Is this the correct use of threadfence_block?

I’ve come across an article that includes a pseudocode like this:

for (/∗sorted body indexes assigned to me∗/) {
depth = 0;
while (depth >= 0) {
while (/∗there are more nodes to visit∗/) {
if (/∗I’m the first thread in the warp∗/) {
// move on to next node
// read node data and put in shared memory
}
threadfence block();
if (/∗node is not null∗/) {
// get node data from shared memory
// use node data
}
}
}
}

I have shortened the code but the main part is there. What puzzles me here is the use of threadfence_block() which the authors explain as “a block-local memory fence ( threadfence block()) to prevent data reordering so that the threads in a warp can safely retrieve the data from shared memory.” Let us assume that the kernel is executed by a SINGLE WARP as indicated. Is threadfence_block() needed at all (even for theoretical correctness)?

What if the code was executed by several warps from a SINGLE BLOCK? Does threadfence_block() guarantee correct operation or should there be a syncthreads() instead? My suspicion is what happens if some warps have already advanced past the data reading stage - or is the warp order imposed and warp 0 (with thread 0) always remains “in the lead”?

There is another article in which some other authors use threadfence_block() because it is required for “intra-warp visibility of any pending writes”. In their code each thread in a warp copies several pieces of data from global to shared memory, calls threadfence_block() and then all threads in that same warp go on to operate on the data in shared memory. Is that threadfence_block() by any means necessary?

Without seeing the indexing pattern, I’m not sure if the usage is correct. Since the fence functions don’t provide any synchronization, they generally don’t work in the situations where people try to use them. If you are sending data from one thread to another thread within a block via shared memory, you basically have to use syncthreads(). The receiving thread has to actually wait at some line until the sending thread has finished the write to shared memory.

I can imagine some algorithms using polling that might be satisfied with just a fence to guarantee progress, and maybe your pseudocode falls into that category.

According to the Programming Guide the threadfence functions are used to enforce the visibility of memory writes that could be executed out of order. If I point to the last paragraph in my first post, some authors actually use threadfence_block to enforce “intra-warp visibility of pending writes” which seems completely useless to me (the focus is on intra-warp), even if we assume that threads in the same warp are not executed in exact lock-step.
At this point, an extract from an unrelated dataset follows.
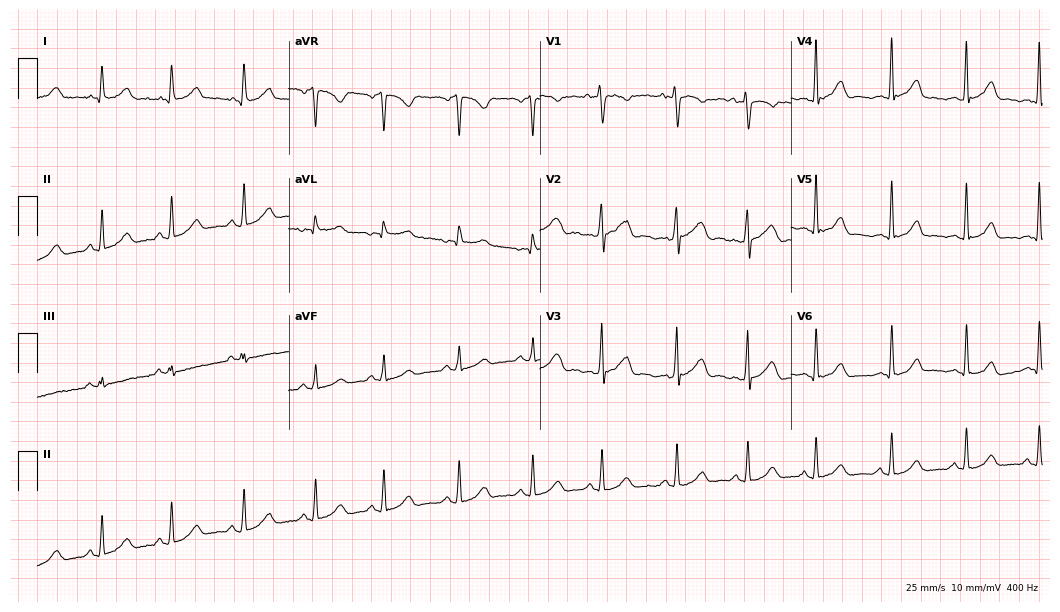
Electrocardiogram (10.2-second recording at 400 Hz), a female, 24 years old. Overall reading on record: normal ECG.

Regarding the given pseudocode the same reasoning applies - in my opinion the fence functions have no effect on the intra-warp visibility of writes, while for the inter-warp (i.e. intra-block or inter-block) they are too weak. I am not sure how different indexing patterns could make any difference. The example in the prog. guide is very specific, using atomics on shared flag variable and guaranteeing that all the data produced by one thread are properly stored before the flag is tested by other threads (in other blocks). I have not yet seen a single other sensible use of threadfence functions and the prog. guide should definitely elaborate on this. In the meantime I suspect there is a huge number of kernels out there that use the threadfence functions improperly either in cases when they are not needed at all or when syncthreads should be used instead.

Anyway thanks for your reply, if you could only explain what you mean by “guaranteeing progress with polling algorithms”.

The reply/view ratio of this post suggests that indeed no one understands this fencing stuff (and/or uses it).

That is probably true. I have yet to need a fence instruction.